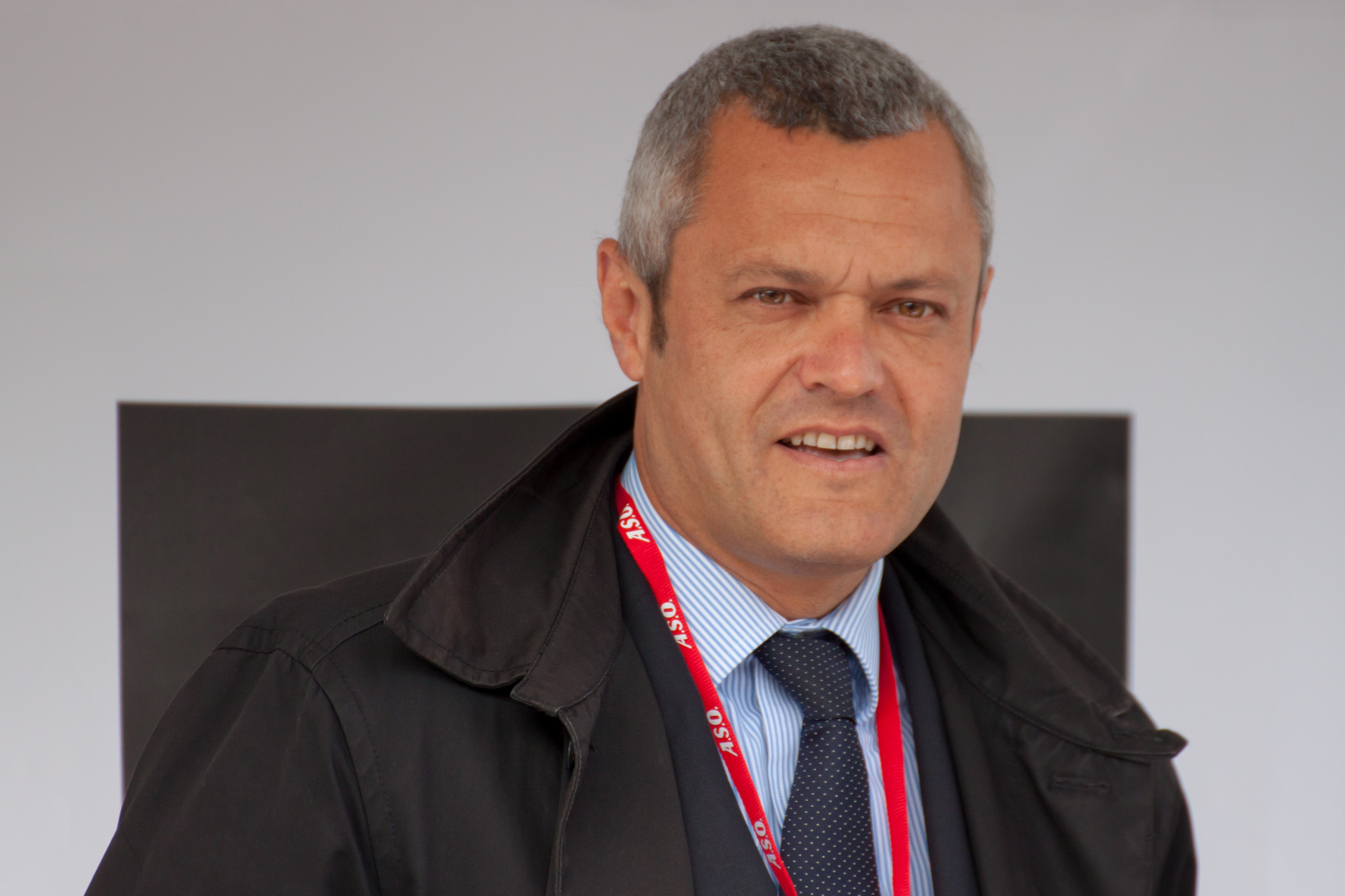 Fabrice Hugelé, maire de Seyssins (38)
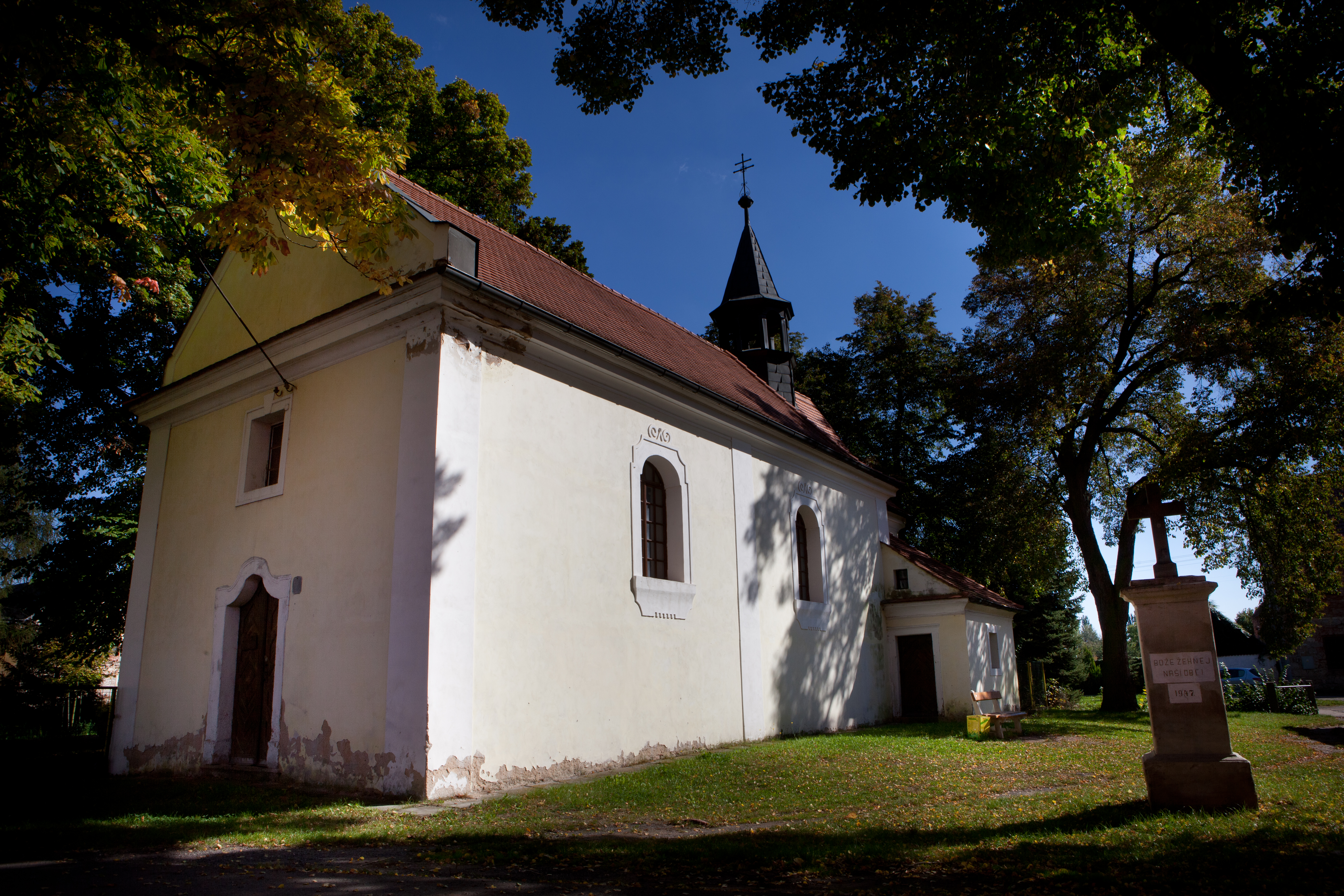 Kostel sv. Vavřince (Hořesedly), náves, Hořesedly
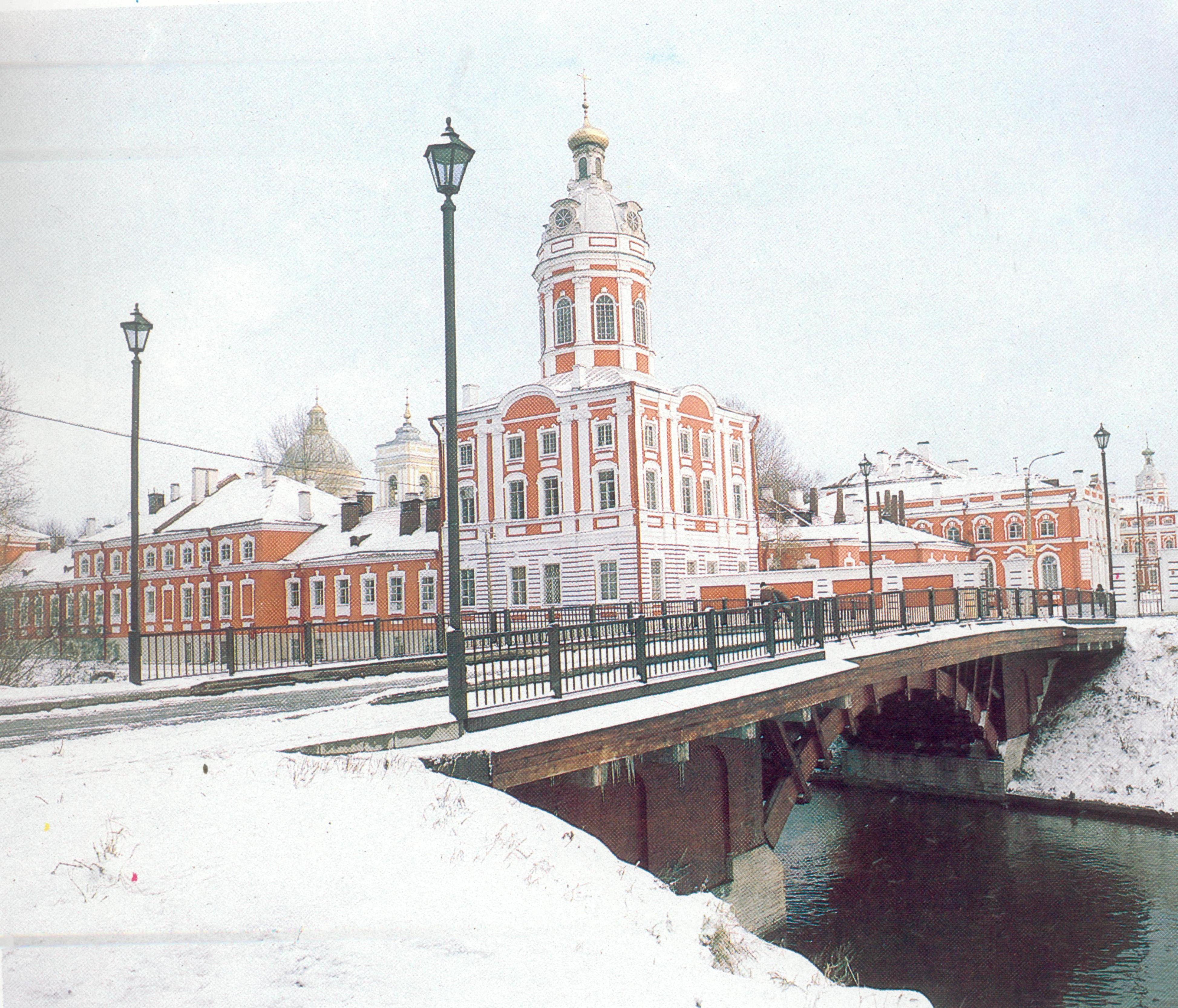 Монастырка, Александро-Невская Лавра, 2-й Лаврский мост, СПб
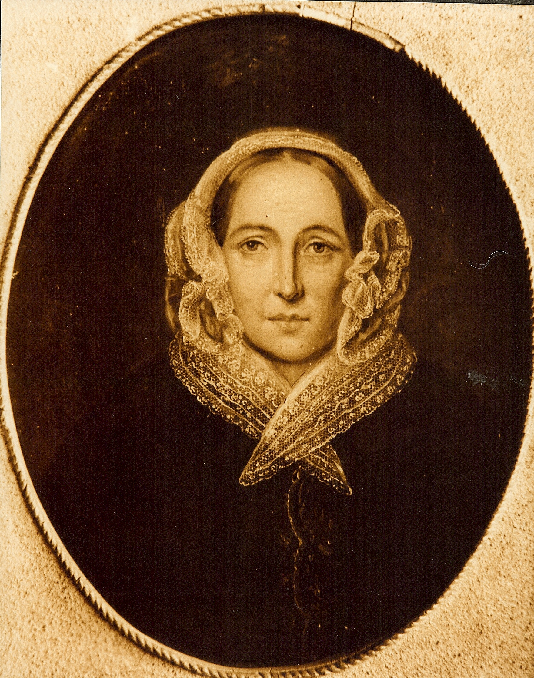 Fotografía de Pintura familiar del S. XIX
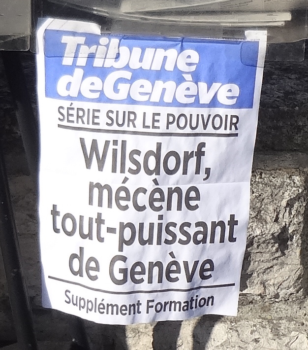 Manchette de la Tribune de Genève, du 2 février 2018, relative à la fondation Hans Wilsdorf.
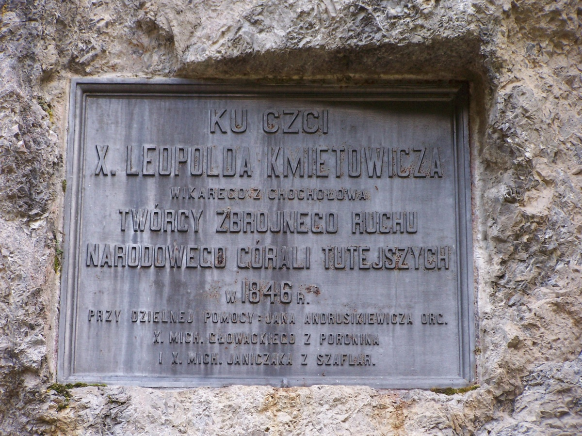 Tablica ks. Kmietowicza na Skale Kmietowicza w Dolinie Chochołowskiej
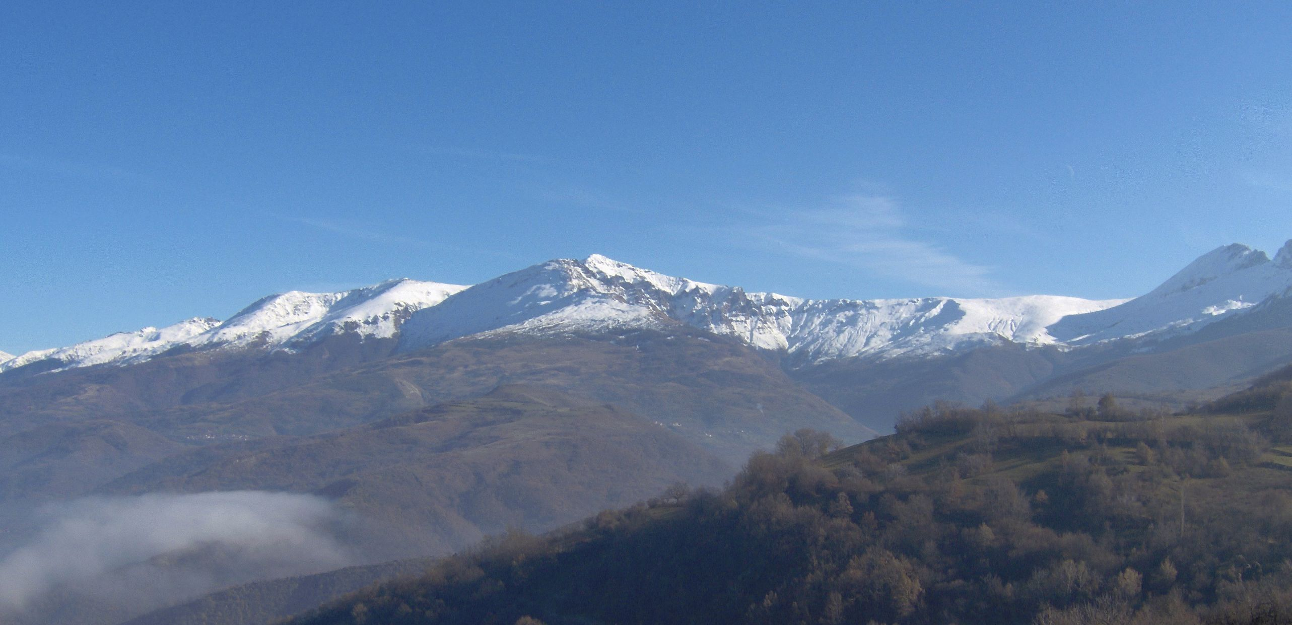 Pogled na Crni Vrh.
******
What the exercise asks ->
Everything in the listing above is to be given again exactly, apart from the pictures.

Solved problem ->
 Fabrice Hugelé, maire de Seyssins (38)
 Kostel sv. Vavřince (Hořesedly), náves, Hořesedly
 Монастырка, Александро-Невская Лавра, 2-й Лаврский мост, СПб
 Fotografía de Pintura familiar del S. XIX
 Manchette de la Tribune de Genève, du 2 février 2018, relative à la fondation Hans Wilsdorf.
 Tablica ks. Kmietowicza na Skale Kmietowicza w Dolinie Chochołowskiej
 Pogled na Crni Vrh.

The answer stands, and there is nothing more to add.